Whatever the story, Jack hasn’t dragged any in for a few day so perhaps they’ve learned to hide better, or Jack has lost interest in hunting skinks for the time being.
A few weeks back (ie mid september) Simone and I were out shopping in what is a fairly major department store, and were frankly bewildered to walk through one section of the store and see shop assistants scurrying about unpacking boxes of christmas decorations, merchandise and associated paraphenalia.
Christmas isn’t for 3 months!!! Surely people don’t need that much time to get their stuff together?
It just reinforces my cynicism (there I go using that word again) about the commercial nature of yet another holiday. And it seems to be getting earlier and more pervasive each year.
In a reminder that synicism is so easy when working in the health system, this weekend was grand final weekend, with the AFL final on saturday, and the NRL final on sunday, and I was working both days.
Now the bit which inspired cynicism is that normally saturdays and sundays in ED, particularly the afternoons, are hectic with millions of people presenting, usually with pretty mundane complaints (I’ve had a cough for 5 weeks, my little toe hurts, and the like).
Both days this weekend however basically from half an hour before kickoff to half an hour after the full time whistle there were maybe 2 or 3 people in the waiting room at a time. The masses may have been sick, but not sick enough to miss out on watching the beloved footy.
Meanwhile two dozen doctors and nurses sat around getting paid to twiddle their thumbs for a couple of hours.

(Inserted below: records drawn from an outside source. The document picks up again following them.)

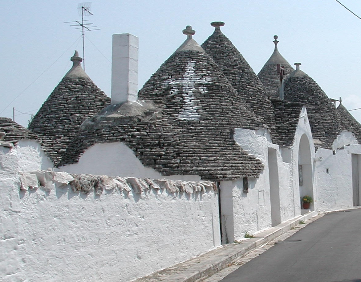 Alberobello, Puglia, Italia Trulli foto:Paolo da Reggio 2003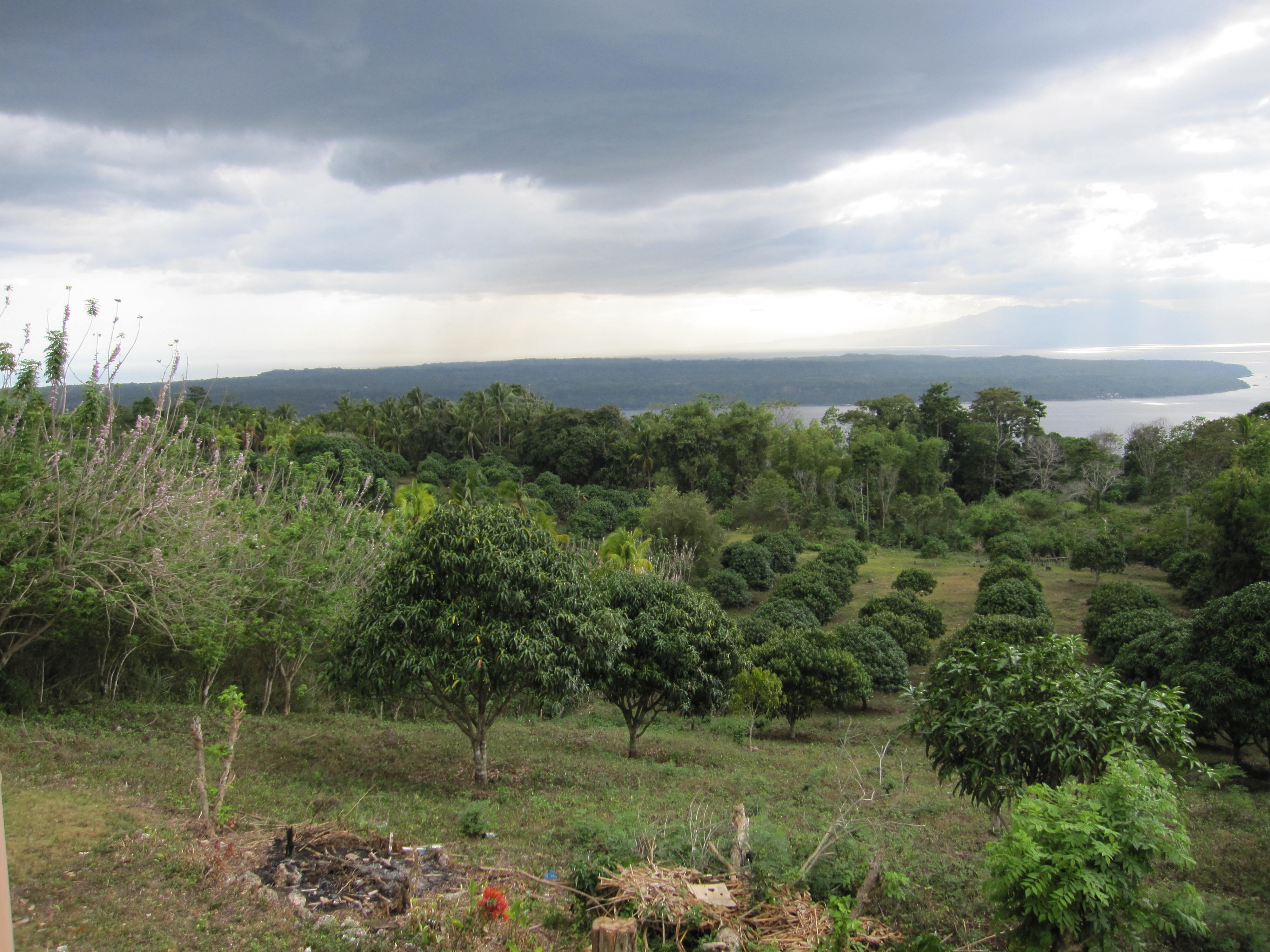 Sagrada Over Looking Kaputian Samal Island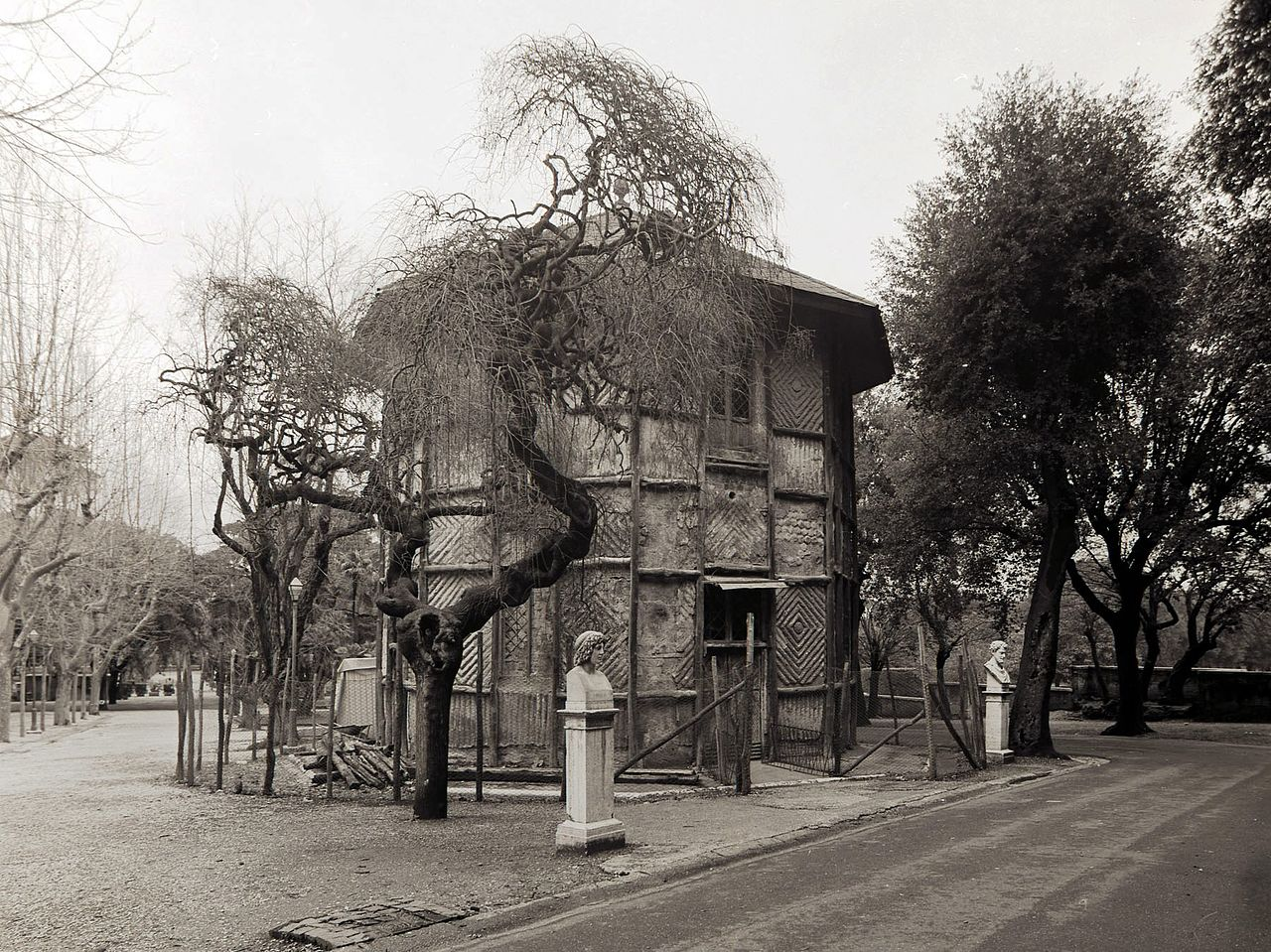 Roma, Pincio, Serbatoio e Padiglione di Gioacchino Ersoch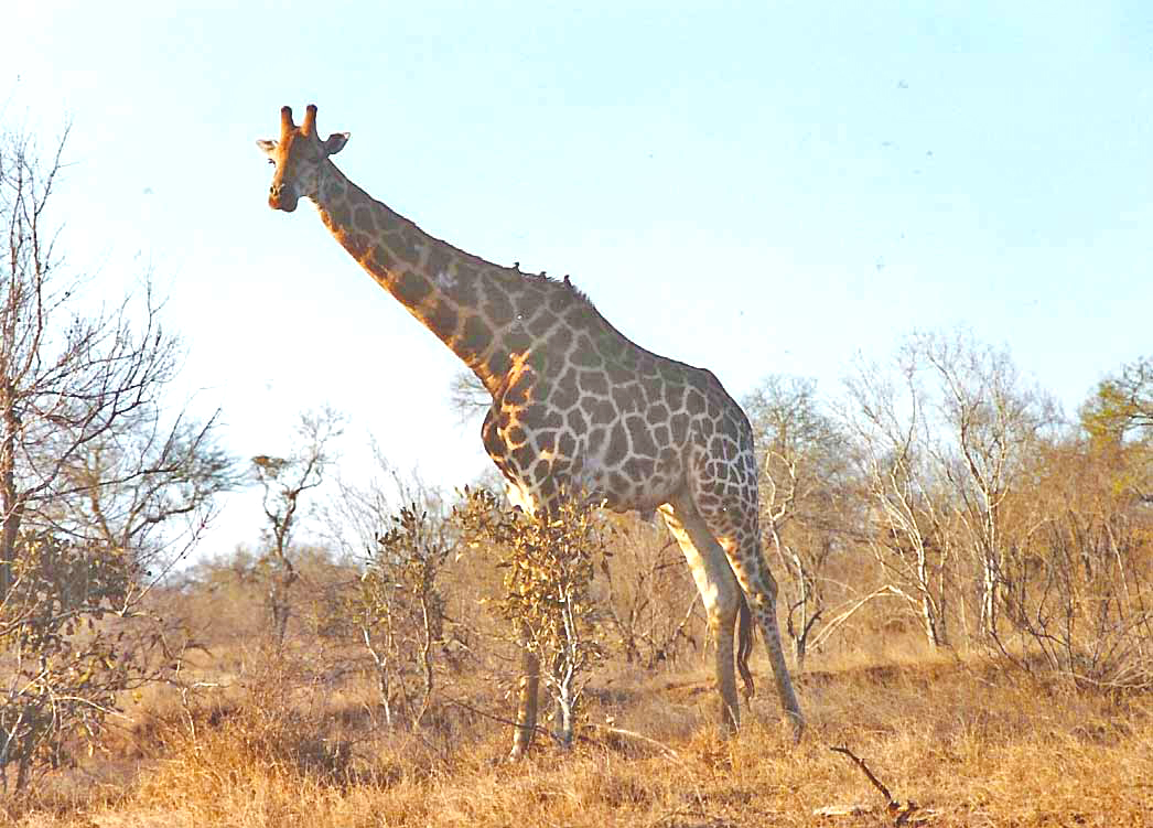 Giraff am Krügerpark.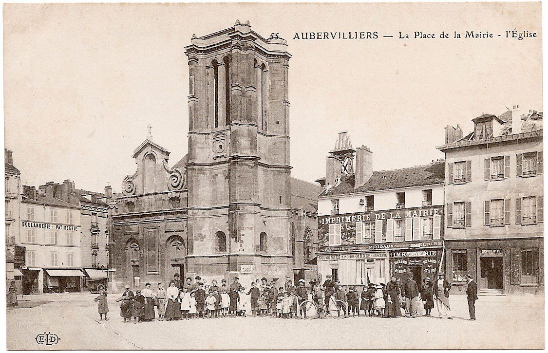 Place de la Mairie avec l'église. Aubervilliers.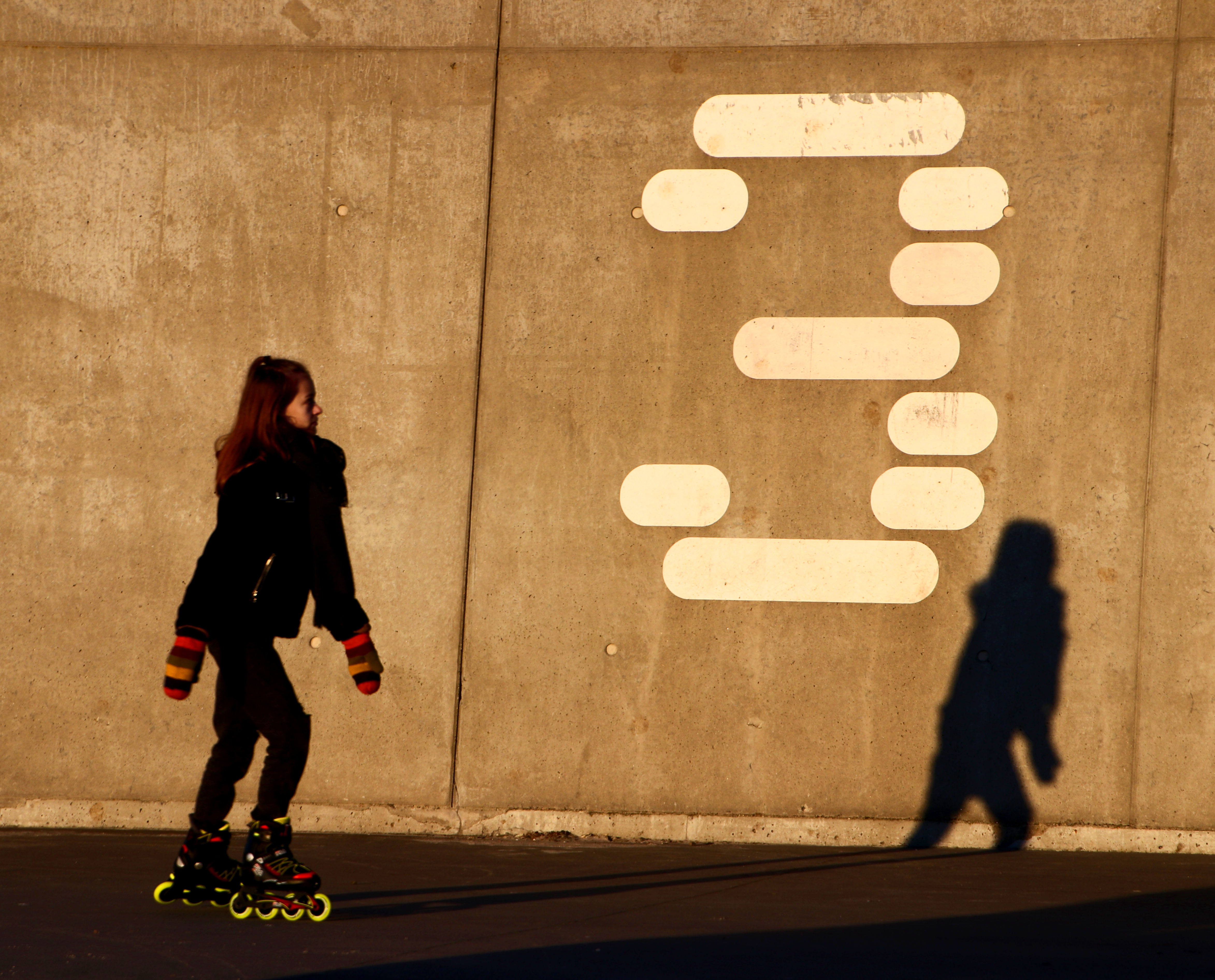 København / Copenhagen. På Amager Strandpark.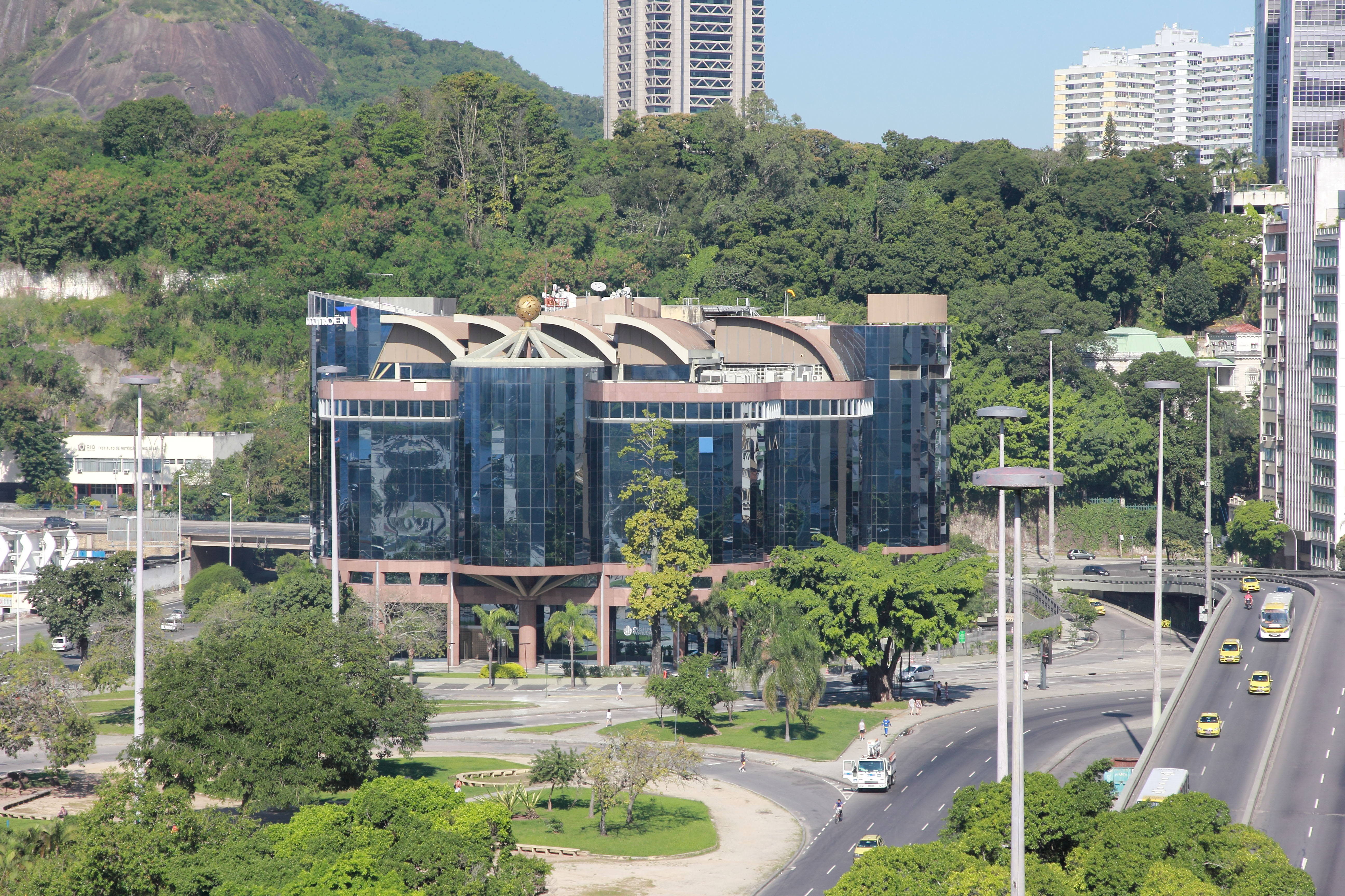 Vista do Botafogo Praia Shopping - Centro Empresarial Mourisco.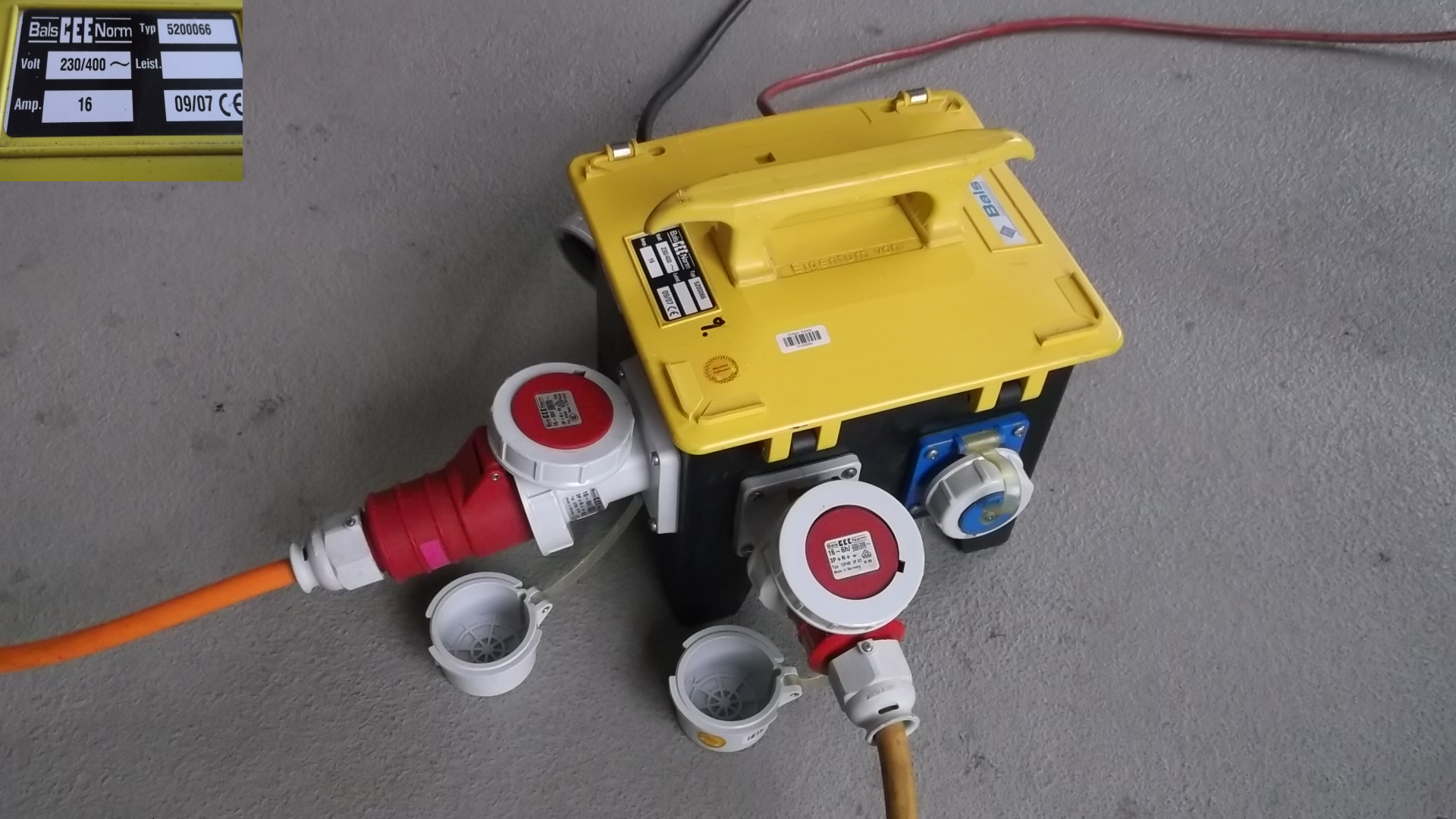 mobiler CEE u. Schuko Verteilerkasten 400-230V 16A mit eingebautem Fehlerstromschutzschalter und IP67 Steckvorrichtungen, einem hohen Schutzgrad für den Außenbereich, der Fa. Bals

Then as soon as the game was over they started to show up again. In droves. Admitting that they had had their ailments while the game was on, but that they felt it could wait.
You feel like giving them a good piece of your mind (ie. a slap around the head) and pointing out that if it was that unimportant that it came second to football, then it was probably the kind of thing that was better being seen by their GP the next day, and that they were just wasting our time and the taxpayers’ money be being in ED with such trivialities.
The quiet irony which does the hint of a smile back into my heart is that the masses who showed up after the game finished probably ended up waiting 2-6 hours to be seen, due to their large numbers and minor conditions (people in ambulances automatically take higher priority when they arrive), whereas if they had showed up while the game was on they would probably have been seen almost instantly.
Today we had a number of very sick people come through ED.
As such we had been breaking out a fair amount of the good drugs which, in other times and other places, people would pay good money to get their hands on.
One guy was having a heart attack and we were giving him large quantities of morphine to control his pain.
Another lady was having intractible seizures, and again we were using fairly decent amounts of sedatives to stop her from fitting for long enough to stabilise her airway and CT scan her head.
And when all the excitement wore off, and things had settled down, I got to take all the unused morphine and valium and squirt it down the sink.
In my mind I could almost hear the cries of anguish from all the junkies of the world, and it amused me.